Изменить стиль страницы

Вскоре меня, наконец, разморило, и я даже не заметил этого. Боль в голове тут же улетучилась и её наполнили светлые и чистые мысли. Душой я всё ещё был на Земле и во сне даже не вспомнил про Давурион и своё незавидное положение. Вот оно, проклятие снов: Когда наяву плохо — там тебе хорошо, но только до поры. До момента пробуждения. Так уж лучше и не спать вовсе, но от этого можно умереть.

***

Утром я даже удивился, почему, это, мне не приснилось ничего на тему моего заточения? И ведь точно знал, что ничего плохого во сне не увидел. Ни корабля, ни Давуриона.

Неожиданная бодрость пробрала меня, и непонятно, почему. Сразу возникла мысль о том, чтобы спросить какого-нибудь пирата про Вадиса, и её я держал, наверное, несколько часов перед тем, как кто-то спустился в трюм.

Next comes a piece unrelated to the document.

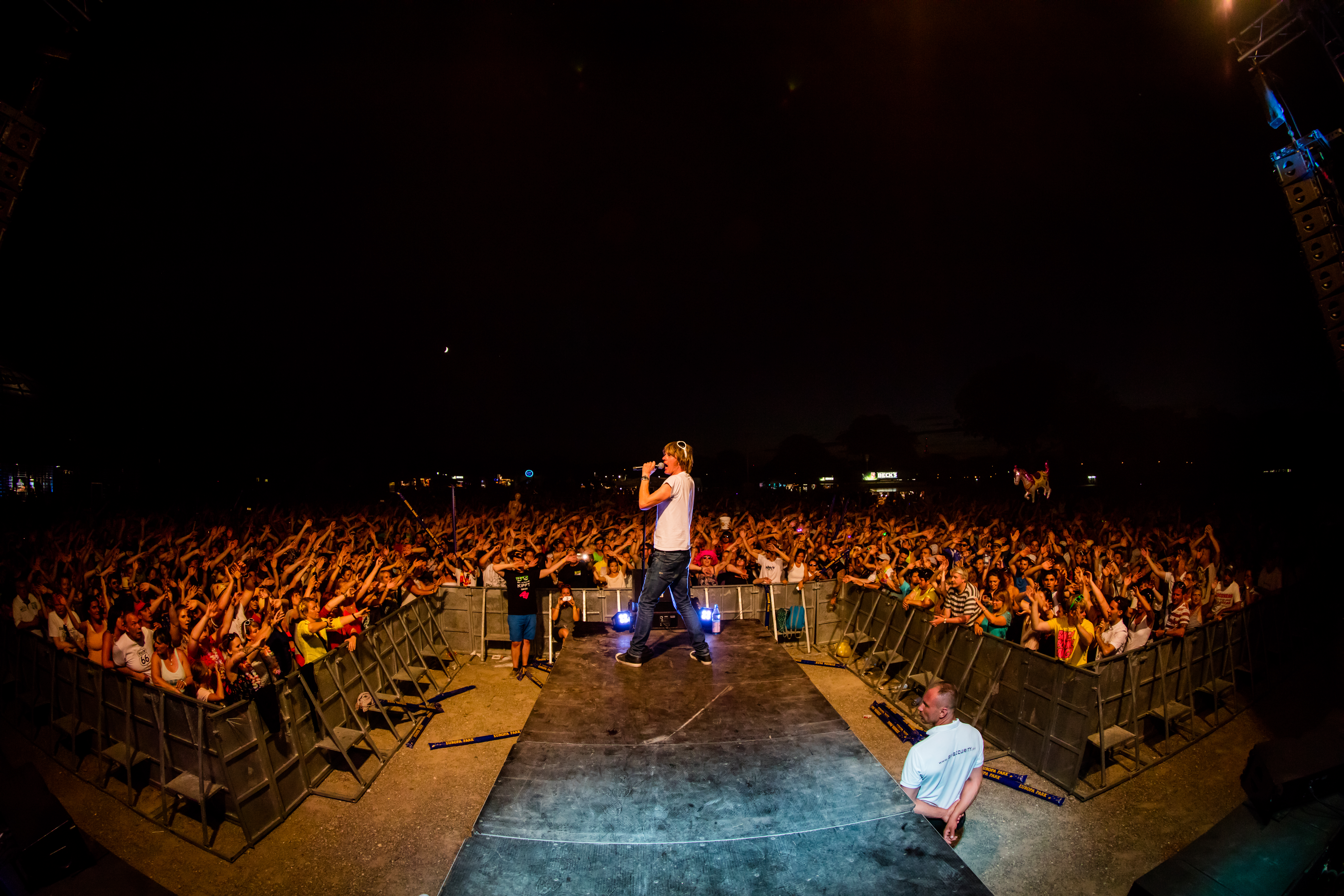 Mickie Krause during La Ola Mannheim at Maimarktgelände, Mannheim, Baden Württemberg, Germany on 2016-07-09, Photo: Sven Mandel

Это оказался молодой человек, лет двадцати с небольшим, довольно необычной внешности для своей профессии. Как-то не вязались его добрые глаза с пиратством, хотя общий внешний вид подтвержал его род деятельности. Во взгляде не разглядеть какой-то неуверенности, как у юнги, о чём я в начале подумал, прикинув его возраст. Около входа он осмотрелся, и линии наших взглядов пересеклись. Он изучал меня, я — его, и так несколько секунд. Пират сдался первым: он отвёл взгляд, подошёл к клетке и спросил:

— Как тебя зовут?

— Ахэм, не помню, — после паузы и бесполезного вертения головой в разные стороны, ответил я. При этом я пытался изобразить боль от попытки поработать головой. Лицо пирата переменись, но не стало злее или наоборот. Просто переменилось выражение. Тут, скорее, преобладало какое-то разочарование.

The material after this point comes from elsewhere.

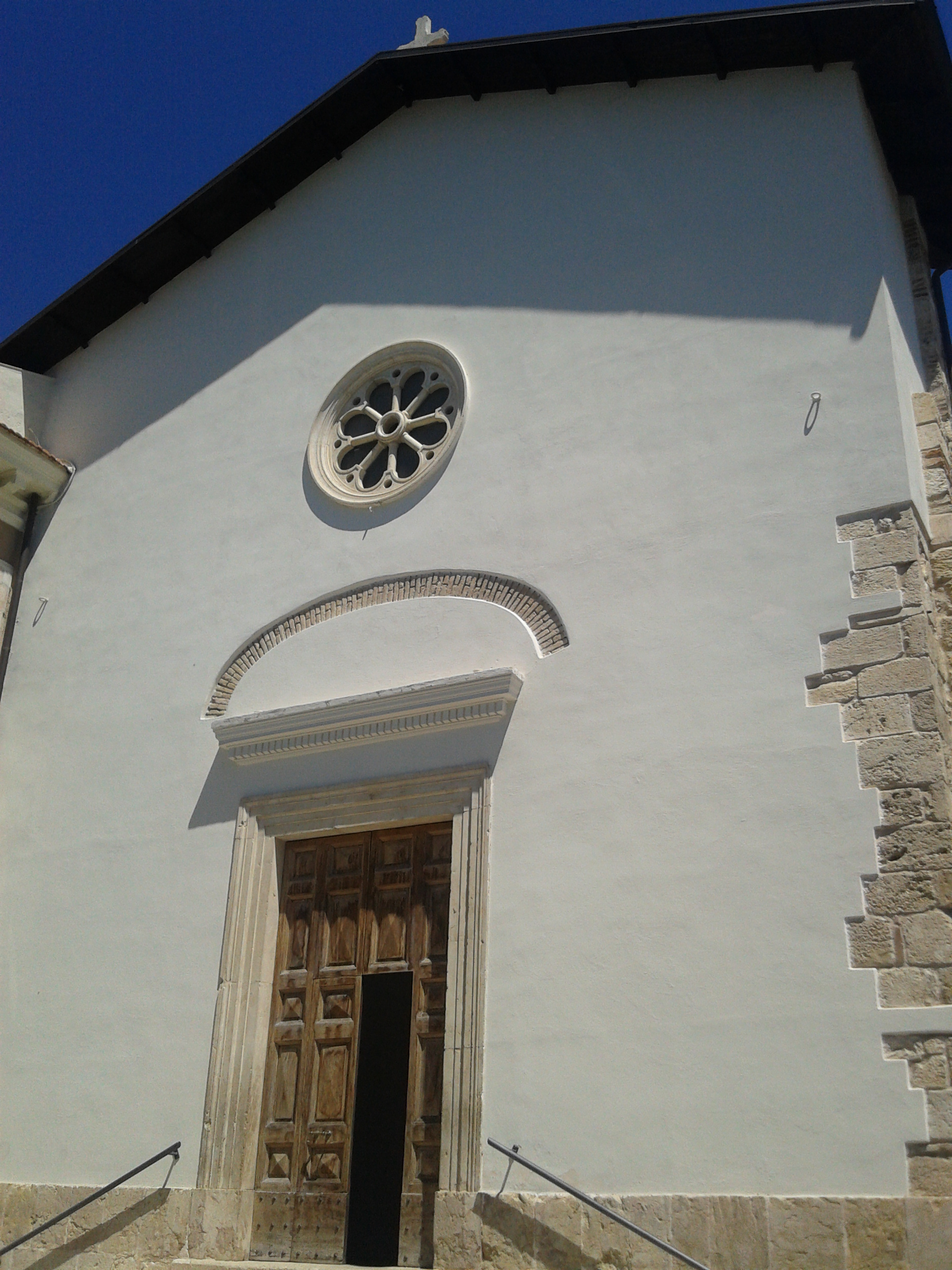 Facciata Chiesa Santa Maria delle Grazie di Cerchio

"Когда же мы, наконец, приплывём? Вот выберу момент и уйду. Навсегда уйду. Заведу семью, буду зарабатывать честным трудом и не нужно будет тут с пленниками возиться" — Промелькнули у меня в голове мысли, мне не принадлежащие. Меня удивил уже не тот факт, что я снова влез к кому-то в голову, а то, что я там нашёл. Это полностью подтвердило моё первое мнение о человеке с первого на него взгляда.

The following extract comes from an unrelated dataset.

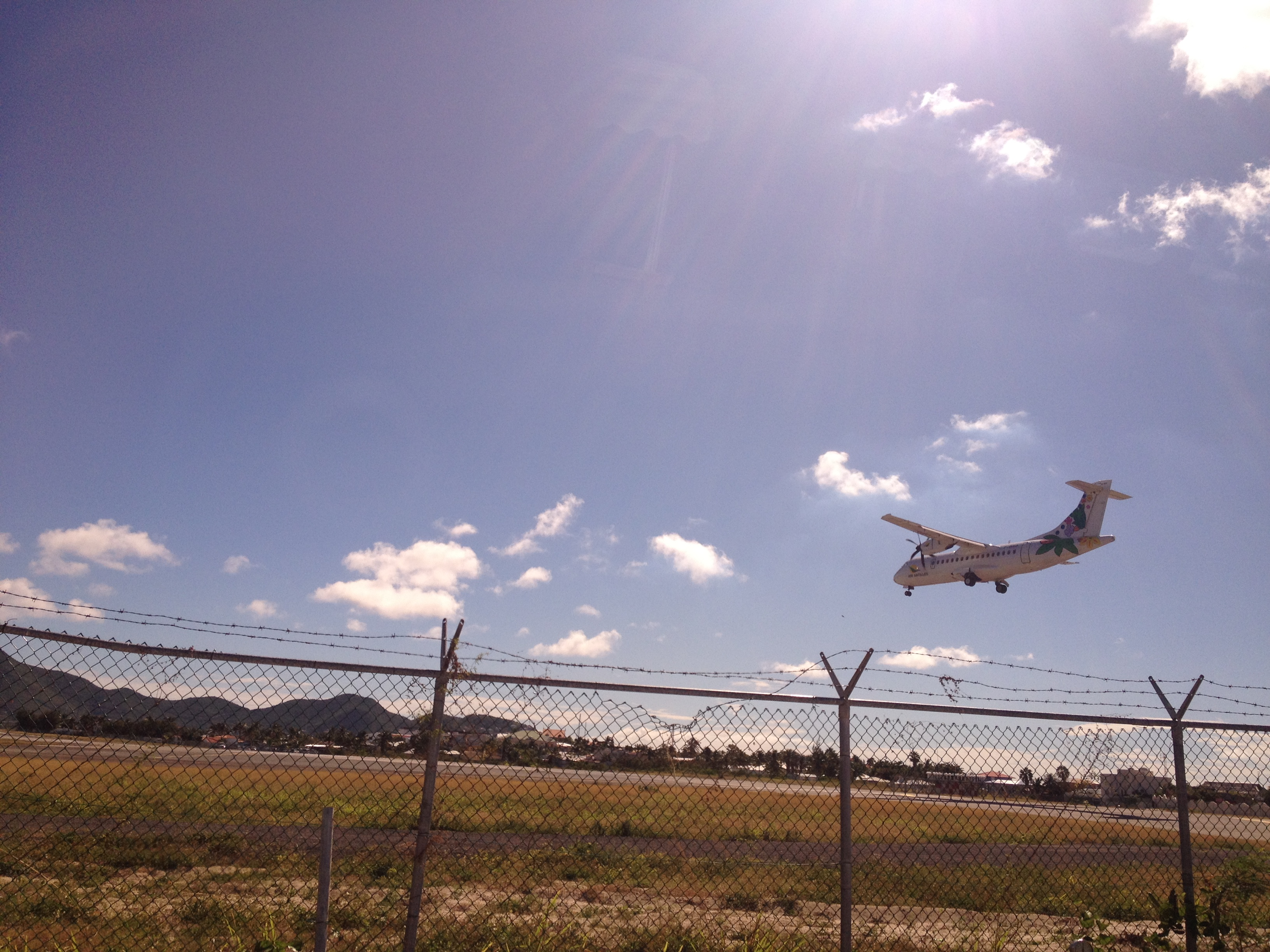 Puerta de Tierra, San Juan, Puerto Rico

— Скажи, ты не знаешь, плывёт ли с нами один старик? Низенький такой, с лицом морщинистым и в бледно зелёной одежде, — спросил я. Пират удивился и сам спросил:

— Значит, про старика помнишь, а собственного имени — нет?

— Иногда друзья важнее имени, — ответил я. — У меня, похоже, частичная амнезия. Даже его-то имени я вспомнить не могу. — Пират, судя по всему, поверил, а я для пущего виду взялся за голову рукой и тихо начал подвывать, будто она вдруг снова заболела.

— Плывёт такой на корабле, — ответил парень, но не договорил, потому что я его перебил:

— Он жив?! Как он, где… — теперь же пират перебил меня:

— Ему сейчас очень плохо и неизвестно, доплывёт-ли он до берега с нами.

"Врёшь, мальчишка! Всё по лицу вижу! Непонятно только, зачем" — Подумал я, но скривил такую рожу, будто сильно волнуюсь за жизнь своего друга. Впрочем, на самом деле, это так.

— А долго до берега-то? — волнение в моём голосе нарастало, и я этого больше не контролировал.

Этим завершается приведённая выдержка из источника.